The Wayhaven Chronicles: Book One (Discussion) FAQ Located on Post 2


#7109

I love raccoons…

Also shoot I thought people would’ve forgotten I mentioned it… umm…

Don’t judge me.
I mean it. I’m really embarrassed
Okay. So.

pretty much the one thing I remember the most is being at, like, a grocery store with Adam and Felix. Specifically it was, like, the produce section. And I think I was like “oh, shit, is that Murphy” and he was just looking at bananas or something and Adam was like “shidjfbfjx we need to go NOW” and Felix had wandered off and then he noticed us so we tried to casually leave but he was just following all close so it was just Adam and Felix squishing me while we checked out and that’s all I remember…

perfect

Edit: sorry, I won’t recycle…


#7110

I see you’re recycling your memes…


#7111

That is because recycling is good for planet earth, silly c;
If we do not recycle and would just make new things from fresh and new materials we would deplete the earth within a few decades.

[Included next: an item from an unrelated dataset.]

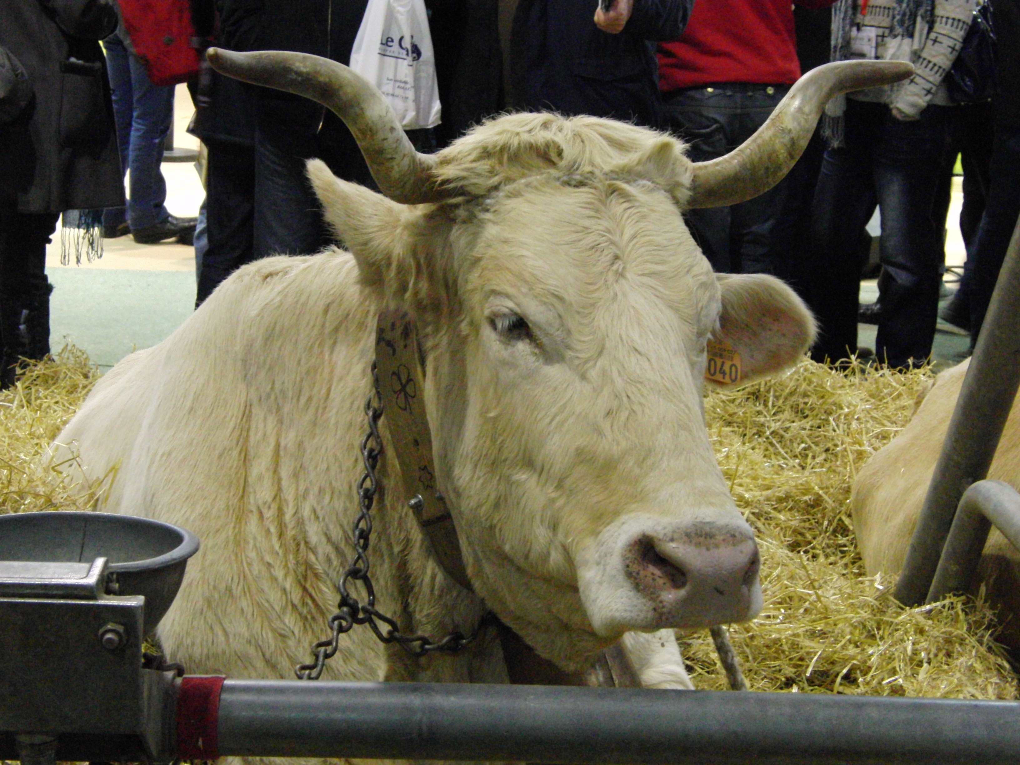 Vache Lourdaise - Salon international de l'agriculture 2013, Paris, France

Mewsly, if you ask me you can recycle that meme like your life depends on it.
Also, that was a hilarious dream you had, but that is beside the point.


#7112

Also, when deep in the relationship, I headcanons N and A asking permission from Rebecca to start a commited relationship with the MC.

A and N: of course MC is their own person and doesn’t need their mothers permission, but is called manners something you barbarians clearly lack.


#7113

Pffft, with my MC they should be asking Tina’s permission, not Rebecca’s.


#7114

This is??? So good???
Imagine if the fact that MC is immune isn’t common knowledge, and so many supernaturals reliant on glamour just out themselves in public while trying to stalk the detective.

And half of them happen at the grocery store.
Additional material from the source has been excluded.